MAGRPOTrainer setup:

  • agent_model or agents: Model identifier string for homogeneous agents, or list of agent models (multi-agent agent_model must be a string)
  • num_agents: Number of agents
  • tokenizer: The tokenizer (required)
  • reward_func: Callable that returns a list of floats (required)
  • reward_processor: Optional processor to apply to rewards (e.g., scaling)
  • formatters: Single callable or list of callables for each agent to format prompts
  • args: Instance of MAGRPOConfig (optional)
  • train_dataset: Training dataset (required)
  • eval_dataset: Evaluation dataset (optional)
  • model_config: Model configuration dict (optional)
  • wandb_config: Configuration for Weights & Biases logging (optional)
  • external_transition: Function providing transitions between turns
  • eval_logger: Evaluation logger function (optional)
  • eval_aggregator: Evaluation aggregator function (optional)

For simplicity, MAGRPO computes the policy gradient using the current policy’s samples without importance sampling or ratio clipping. And since it does not use a critic model, there is no value_clip_range applicable.

The trainer uses a fixed training DataLoader batch size of 1 and requires at least num_generations=2 generations for group baseline computation.
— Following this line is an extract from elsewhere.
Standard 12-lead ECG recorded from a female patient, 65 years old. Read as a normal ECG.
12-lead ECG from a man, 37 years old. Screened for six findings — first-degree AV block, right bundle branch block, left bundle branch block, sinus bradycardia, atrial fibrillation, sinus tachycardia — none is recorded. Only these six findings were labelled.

The training use batch gradient descent by default, where train_batch_size=rollout_buffer_size.

Other Variants#

CoMLRL also provides other MA-REINFORCE variants with different baselines:

  • MARLOO: Multi‑Agent REINFORCE Leave‑One‑Out. Baseline is the mean return of other agents (leave‑one‑out) at the same step.
\[ J(\theta_i) = \mathbb{E}_{\mathbf{o}_0 \sim \mathcal{D}, \mathbf{h}_t \sim \boldsymbol{\pi}_{\boldsymbol{\theta}}} \Bigg[\frac{1}{K}\sum_{k=1}^{K}\sum_{t=0}^{H-1} \left(R^{k}_t - \frac{1}{K-1}\sum_{l=1, l\neq k}^{K}R^{l}_t\right) \cdot \log \pi_{\theta_i}(a^{k}_{i,t}\mid h_{i,t})\Bigg]. \]
  • MAREMAX: Multi‑Agent REINFORCE with Group Max. Baseline is the maximum group return at the step.
\[ J(\theta_i) = \mathbb{E}_{\mathbf{o}_0 \sim \mathcal{D}, \mathbf{h}_t \sim \boldsymbol{\pi}_{\boldsymbol{\theta}}} \Bigg[\frac{1}{K}\sum_{k=1}^{K}\sum_{t=0}^{H-1} \left(R^{k}_t - \mathrm{max}_l\, R^l_t \right) \cdot \log \pi_{\theta_i}(a^{k}_{i,t}\mid h_{i,t})\Bigg]. \]

These classes and MA-REINFORCE are derived from comlrl.trainers.reinforce.MAGRPOTrainer. Interfaces for the trainer and configuration classes are the same as MAGRPOTrainer and MAGRPOConfig.